Study risk of bias assessment
The risk of bias is going to be assessed by The Cochrane Collaboration risk of bias tool (RoB 2) [25] from the included studies by two team members independently (MB and JR).
This tool assesses the risk of bias in the following domains: 1) bias arising from the randomization process 2) bias due to deviation from intended interventions 3) bias due to missing outcome data 4) bias in the measurement of the outcome 5) bias in the selection of the reported result.
Therefore, the overall risk-of-bias judgment will be judged as low risk of bias, some concerns or high risk of bias depending on the individual domains previously assessed. In case of disagreements a third reviewer (ML) is going to be consulted. If additional information from the original authors is needed, authors are going to be corresponded.
Meta-analysis
Results will, where possible, be synthesized in statistical metaanalysis using Review Manager 5.4. Effect sizes expressed as odds ratio for categorical data and Standardized Mean Differences (SMD) for continuous data, and their 95% confidence intervals will be calculated for the analysis. When SMD is not provided, if data is available it is going to be calculated.
Clinical and methodological heterogeneity of studies will be assessed by comparing study designs, participant characteristics, interventions, and outcomes. The standard Chi2 and I2 tests will be used to quantify the amount of statistical heterogeneity. We assume that studies included in the systematic review will be carried out with very different populations or types of interventions, for this reason random effects model will be more conservative.
The results will be displayed as forest plots. To manage potential sources of heterogeneity, subgroup analysis will be planned considering:
- Start of the intervention (before/after delivery)
- Number of sessions (<15 sessions/ ≥15 sessions)
- Delivery mode (face to face/ internet based/ telephone base)
- Providers (peers or non-health workers/ trained health workers/ experienced mental health providers)
- Different interventions (psychosocial/psychological/ psychoeducational)

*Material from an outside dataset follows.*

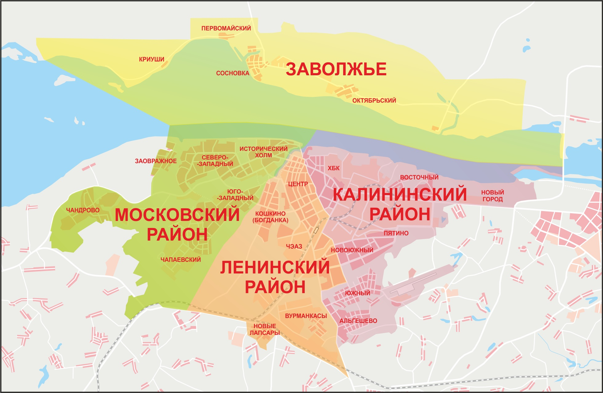 Административные районы Чебоксар

Sensitivity analysis will be performed excluding studies with high risk of bias, anti-depressive medication studies and outliers. We will consider high risk of bias articles, those ones that has two high risk of bias or more, or one high risk of bias plus one or more concerned risk of bias. We will consider outliers, those ones where confidence interval does not overlap the other ones.
Where statistical pooling is not possible due to clinical, methodological, or statistical heterogeneity, the findings will be presented in narrative form including tables and figures to support the data presentation where appropriate.
Certainty assessment
The overall certainty is going to be assessed with The Grading of Recommendations, Assessment, Development and Evaluation (GRADE) approach for grading the certainty of evidence [26] and a summary of findings will be created using GRADEPro GDT [27]. The Summary of findings will present the following information where appropriate: absolute risks for the treatment for the treatment and control, estimates of relative risk, and a ranking of the quality of the evidence based on the risk of bias, directness, heterogeneity, precision, and risk of publication bias of the review results.
Ethics and dissemination: The ethical assessment is not required.
PROSPERO registration number: (CRD42023453042).